GIVEN INFORMATION ->
━━━━━━━━

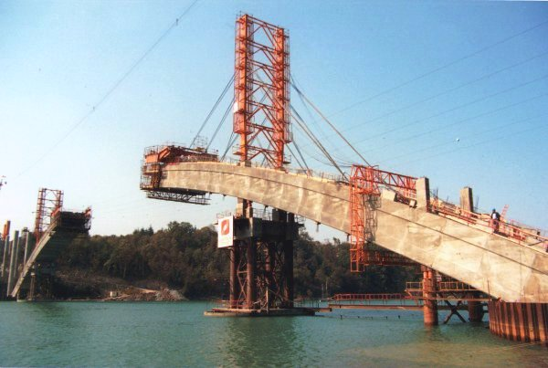 Pont de châteaubriand - Construction de l'arc en béton armé avec haubanage provisoire
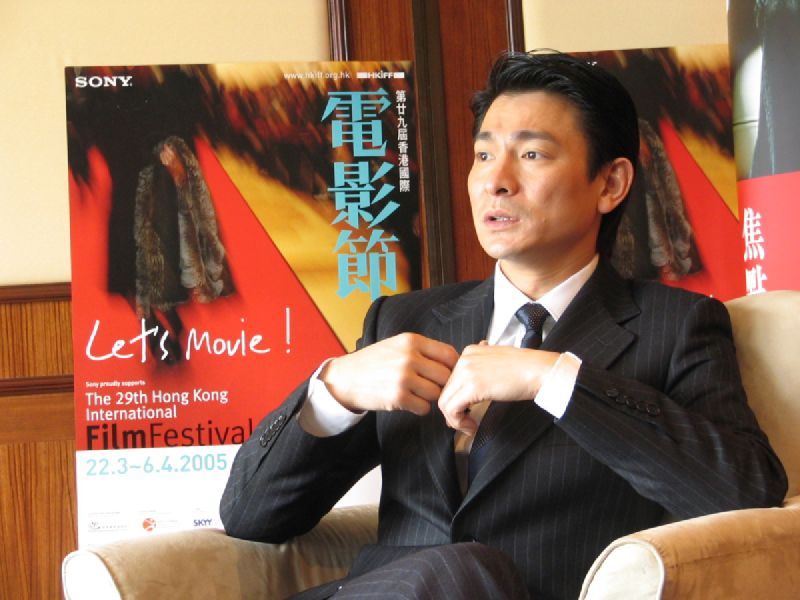 Andy Lau
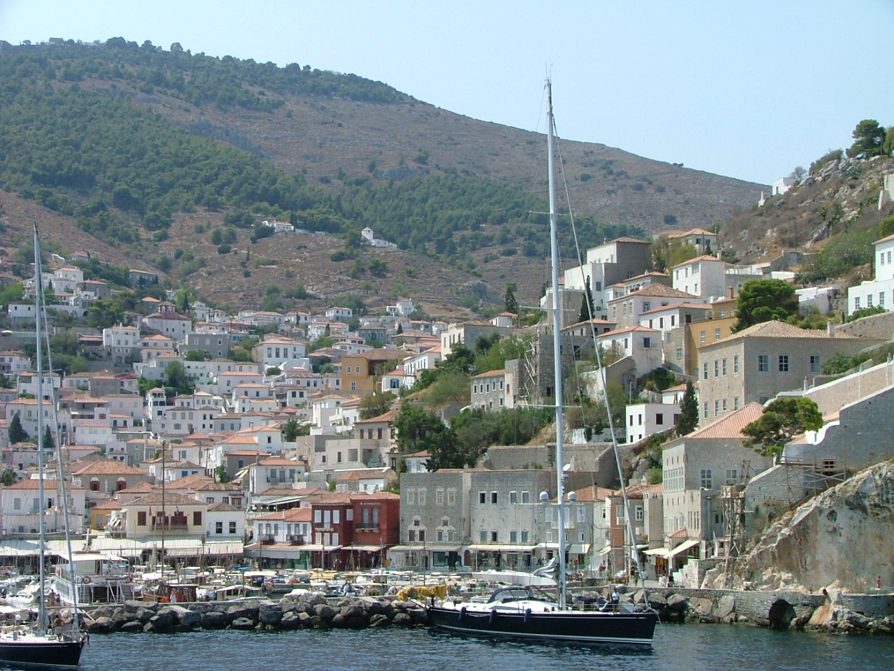 Puerto de la isla de Hidra, enclavada en el golfo Sarónico (mar Egeo), perteneciente a Grecia.
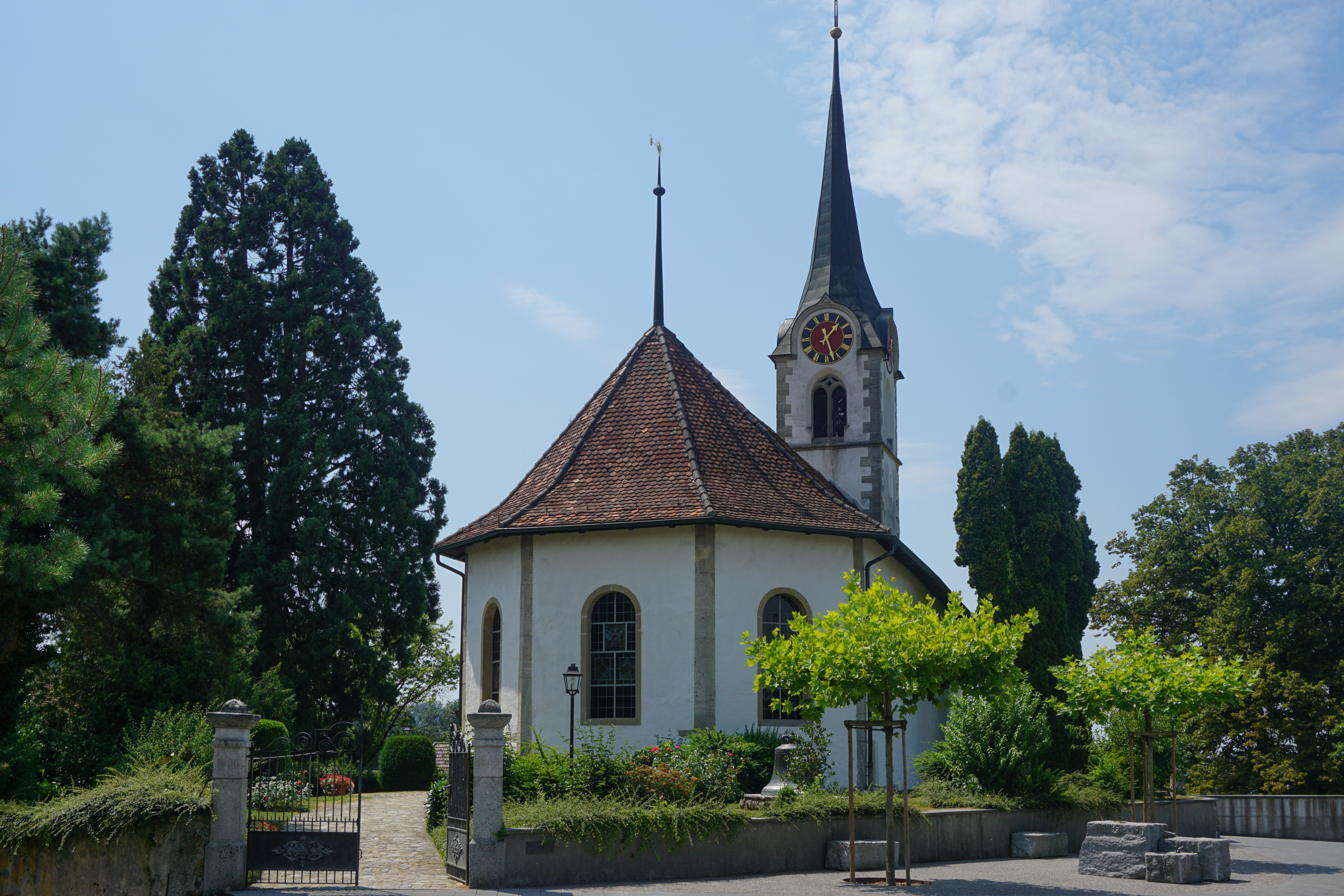 Kirche Seedorf bei Aarberg mit Eingang von Nordost
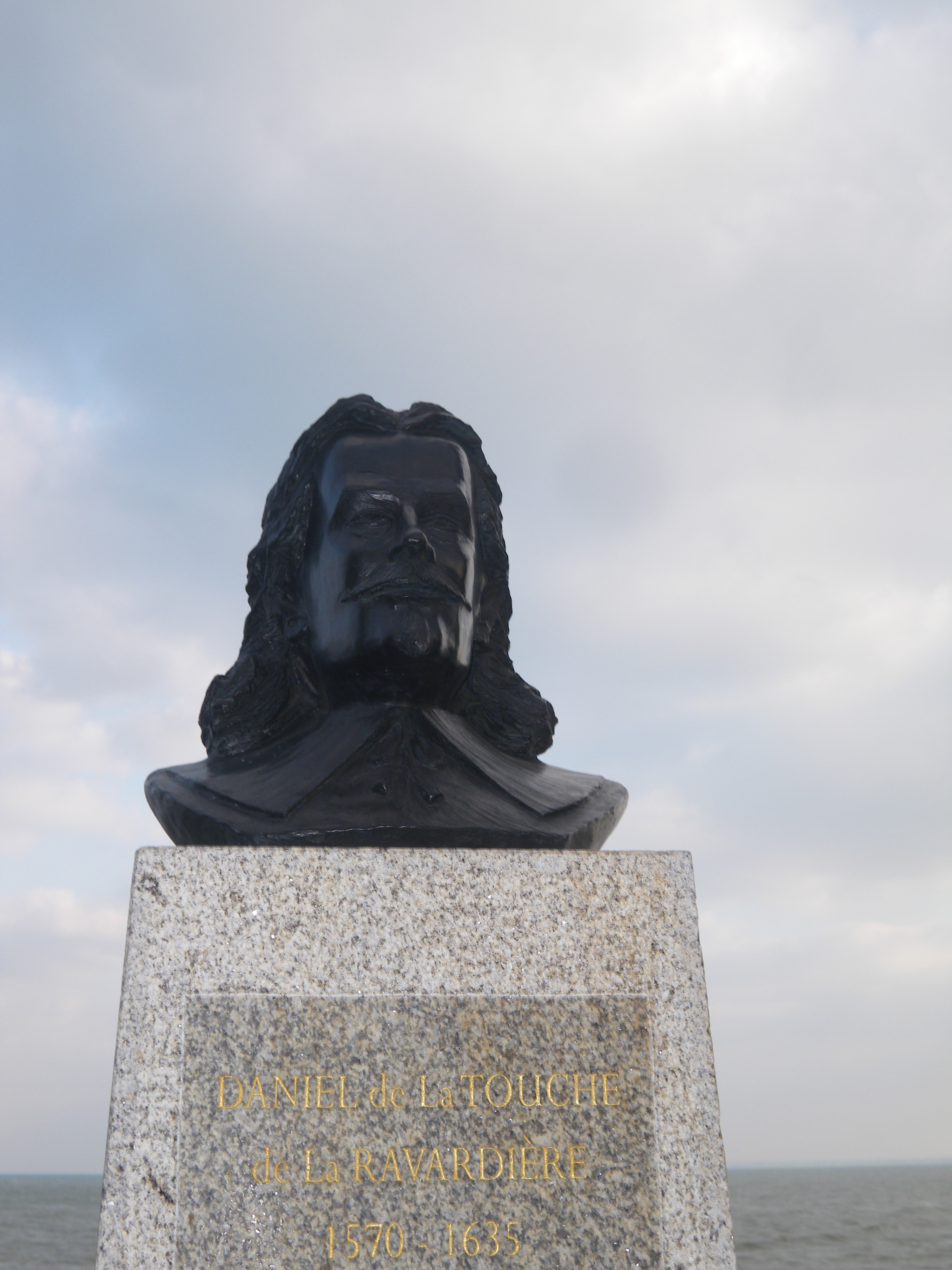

━━━━━━━━

Leaving each image aside, repeat the listing above exactly.

RESPONSE ->
 Pont de châteaubriand - Construction de l'arc en béton armé avec haubanage provisoire
 Andy Lau
 Puerto de la isla de Hidra, enclavada en el golfo Sarónico (mar Egeo), perteneciente a Grecia.
 Kirche Seedorf bei Aarberg mit Eingang von Nordost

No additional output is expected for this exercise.